Platform Scalability¶
Scalability is the ability of a system to handle increased load without degraded performance or reliability. But scalability as a practice is not just about adding resources—it's about understanding your limits, planning before you hit them, and making scaling decisions that don't require heroics.
This page covers how to think about scalability, when to invest in it, and how to build systems that grow with your business instead of blocking it.
What problem this solves¶
Growth is supposed to be good news. But when systems can't handle growth, it becomes a crisis: outages during traffic spikes, degraded user experience, and engineering teams stuck in reactive firefighting instead of building.
Scalability planning solves this by:
- Identifying bottlenecks before they become outages.
- Creating headroom so growth doesn't require emergency work.
- Making scaling decisions intentional, not reactive.
- Balancing cost and capacity appropriately.
The cost of not planning is that scaling becomes crisis management.
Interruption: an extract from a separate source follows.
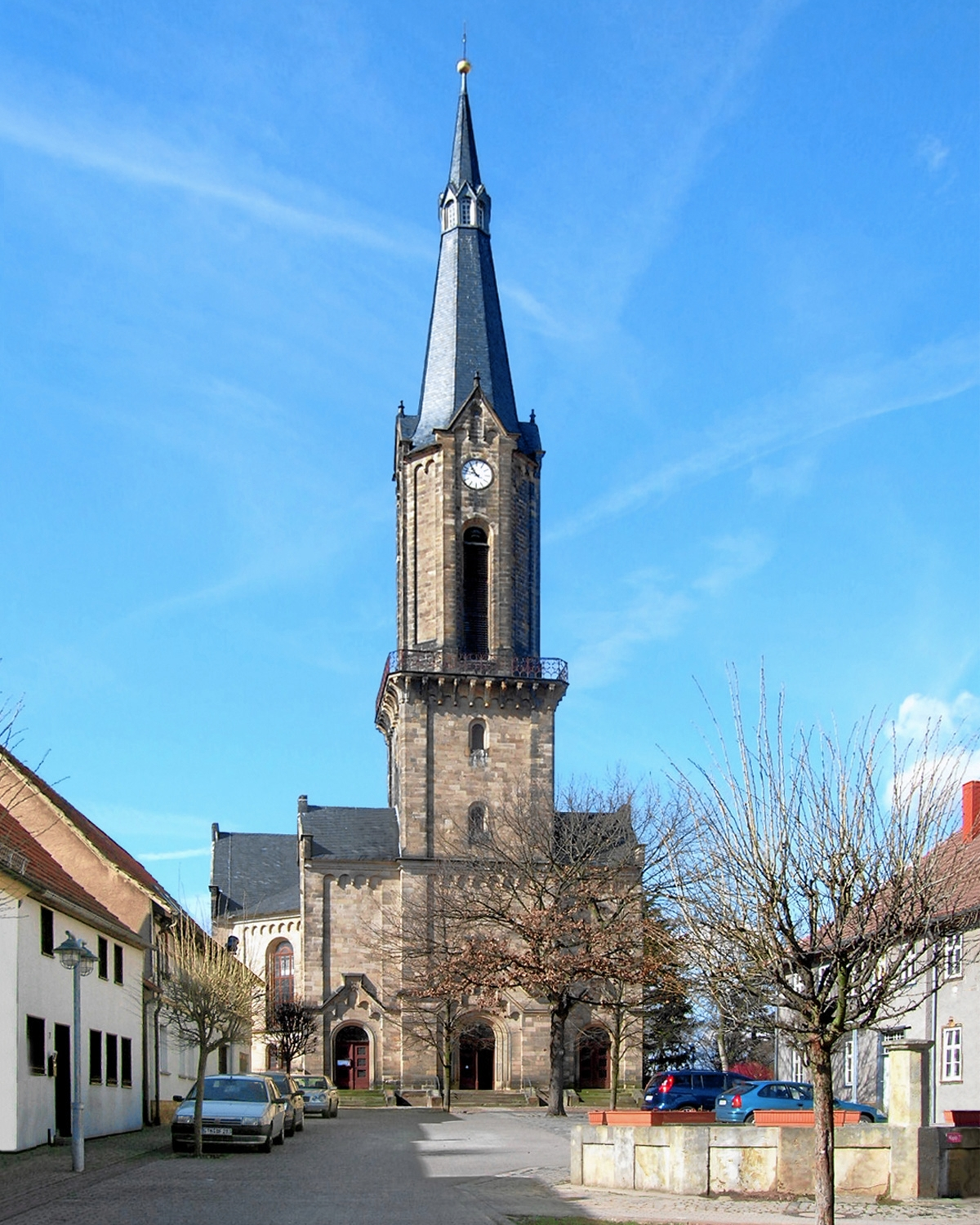 Dorfkirche Sankt Viti in Wechmar (Thüringen)

You find limits during incidents, not during planning.
When to invest in scalability¶
Invest now if:¶
- You're seeing performance degradation during peak traffic.
- Capacity limits have caused outages in the last quarter.
- Business growth is projected to exceed current headroom within 6 months.
- You're launching to a new market or customer segment with different usage patterns.
- On-call is regularly paged for capacity-related issues.
Defer if:¶
- Current headroom is sufficient for the next 12 months.
- Usage patterns are stable and well-understood.
- Other themes (reliability, security) are more pressing.
- You're in a cash-constrained environment and can accept some risk.
The goal is not to scale for hypothetical future load—it's to have enough headroom that growth doesn't become an emergency.
Scaling strategies¶
Vertical scaling¶
Add more resources to existing instances—bigger machines, more memory, faster CPUs.
When to use:
- Quick wins when you have a clear resource bottleneck.
- Simpler architectures where horizontal scaling isn't worth the complexity.
- Databases where horizontal scaling introduces coordination overhead.
Trade-offs:
- Limited by the largest available instance size.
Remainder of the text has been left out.